### Prompt
Repeat nothing but the lines below running from the one containing "Helmut Brandt (*" to the one containing "滝見橋より望む原尻の滝". Keep both end lines.

### Data shown
■ ■ ■ ■

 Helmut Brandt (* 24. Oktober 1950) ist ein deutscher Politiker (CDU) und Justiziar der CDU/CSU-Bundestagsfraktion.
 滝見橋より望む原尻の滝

■ ■ ■ ■

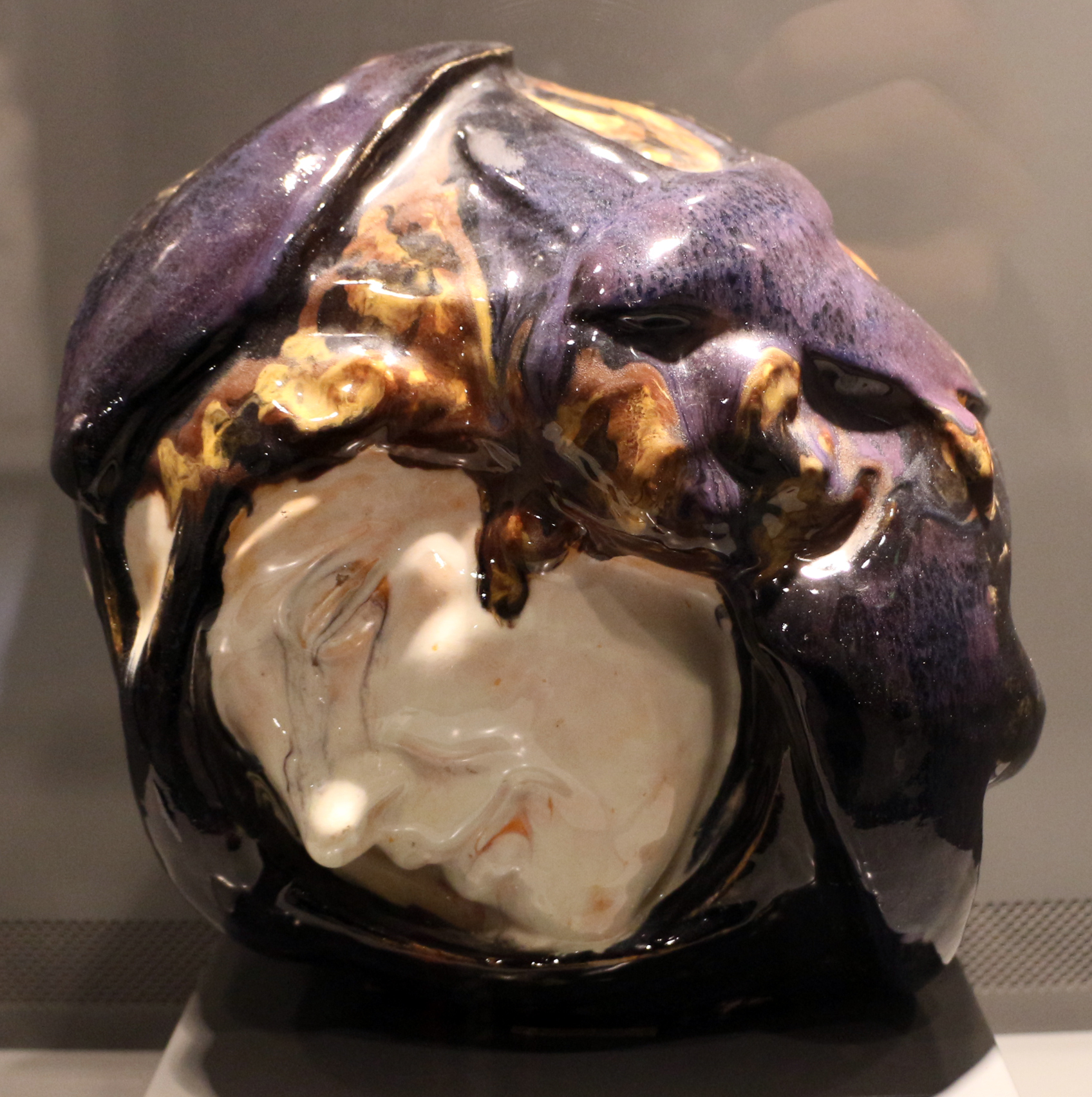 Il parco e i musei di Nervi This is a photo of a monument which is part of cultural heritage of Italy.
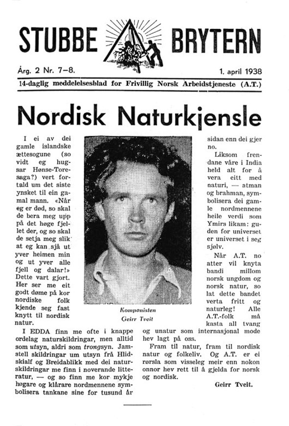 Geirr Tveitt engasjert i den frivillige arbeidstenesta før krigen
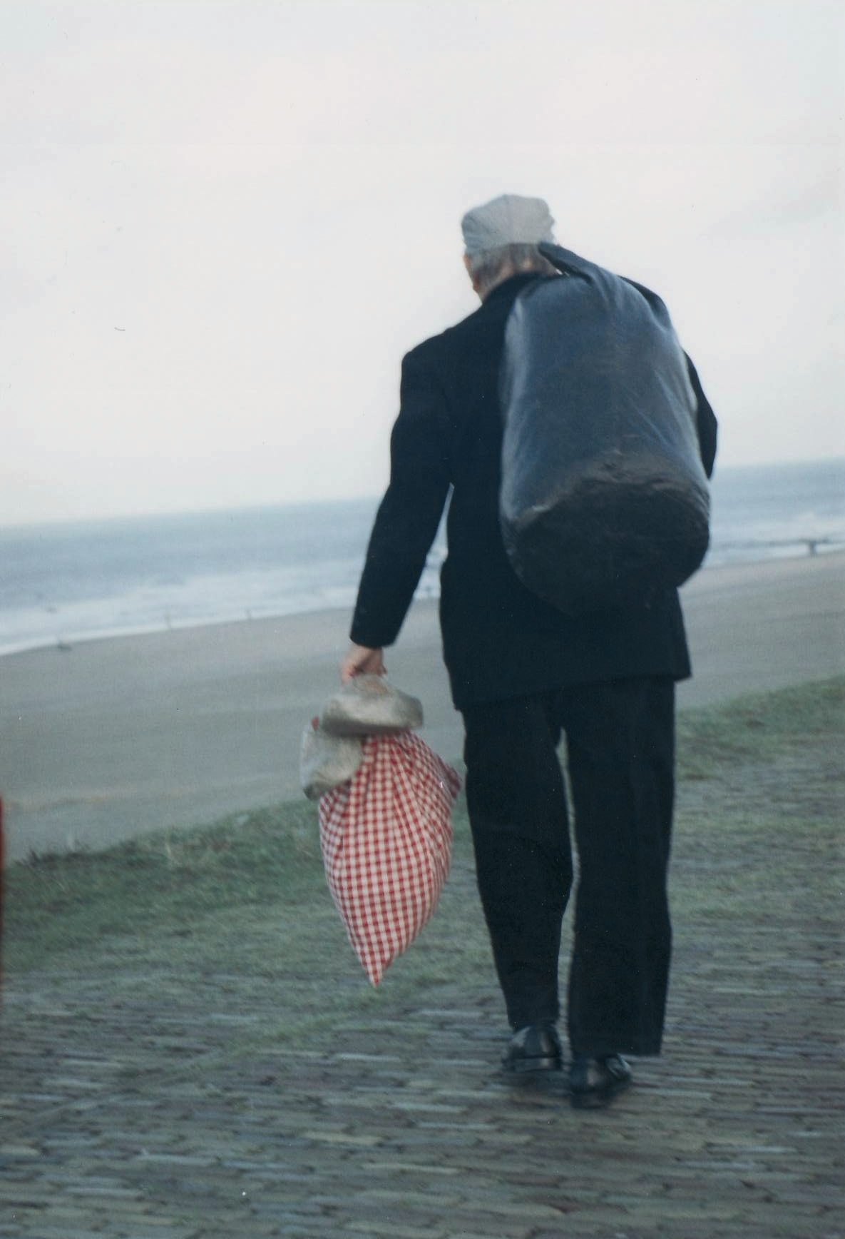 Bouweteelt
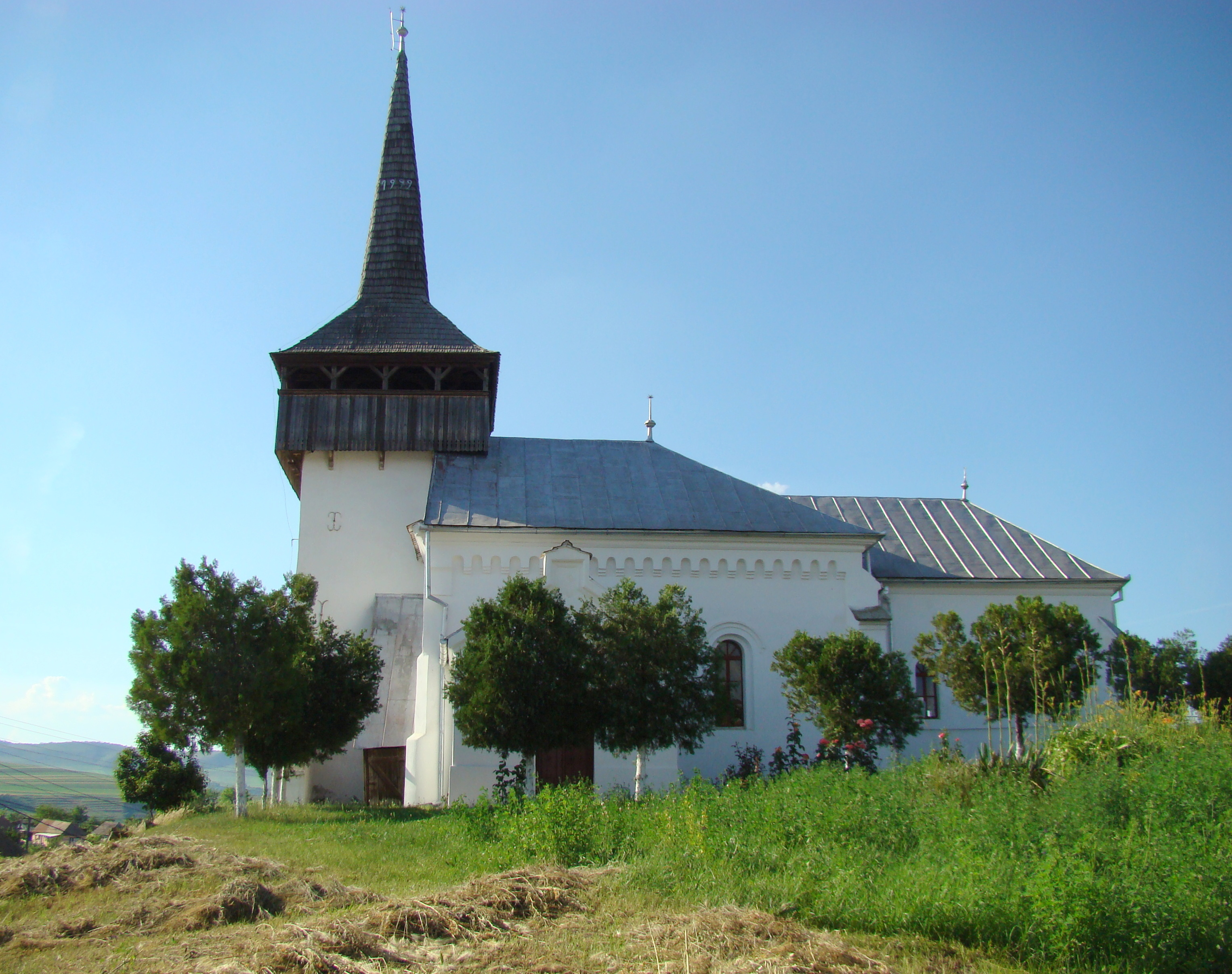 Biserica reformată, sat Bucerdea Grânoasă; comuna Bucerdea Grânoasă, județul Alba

■ ■ ■ ■

### Task result
 Helmut Brandt (* 24. Oktober 1950) ist ein deutscher Politiker (CDU) und Justiziar der CDU/CSU-Bundestagsfraktion.
 滝見橋より望む原尻の滝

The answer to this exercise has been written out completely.